Hydrogenation Process:

• • USBCs: Unhydrogenated styrenic block copolymers have not undergone a hydrogenation process. This means their polymeric backbone retains unsaturated (double) bonds in the rubber blocks (typically polybutadiene or polyisoprene).
  • HSBCs: Hydrogenated styrenic block copolymers have undergone hydrogenation, a chemical process that saturates the unsaturated bonds with hydrogen atoms.
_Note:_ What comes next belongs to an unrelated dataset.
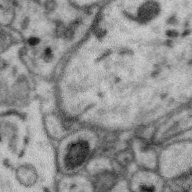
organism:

This results in fully saturated rubber blocks (polyethylene-co-butylene or polyethylene-co-propylene) within the copolymer structure.

Properties:

• USBCs: Due to the presence of unsaturated bonds in the rubber blocks, USBCs typically exhibit:
• • • Better elasticity and resilience compared to their hydrogenated counterparts.
    • Higher glass transition temperatures (Tg) for the rubber segments, which can lead to improved low-temperature properties.
    • Greater susceptibility to oxidation and degradation over time due to the presence of double bonds.
    • Residual olefin groups for crosslinking or selective functionalization in use.
• HSBCs: Due to the saturated mid-blocks, HSBCs typically exhibit:
• • • Improved thermal stability and resistance to oxidation because of the absence of double bonds.
    • Lower glass transition temperatures for the rubber blocks, which can enhance flexibility and processability.
    • Higher resistance to UV radiation and ozone, making them more suitable for outdoor applications.
    • Higher temperature resistance during processing due to inert mid-block improving suitability for compounding with high melt-flow polymers.

Applications:

• USBCs: They are often used in applications where elasticity and softness are critical, such as in adhesives, sealants, footwear, and certain types of flexible packaging.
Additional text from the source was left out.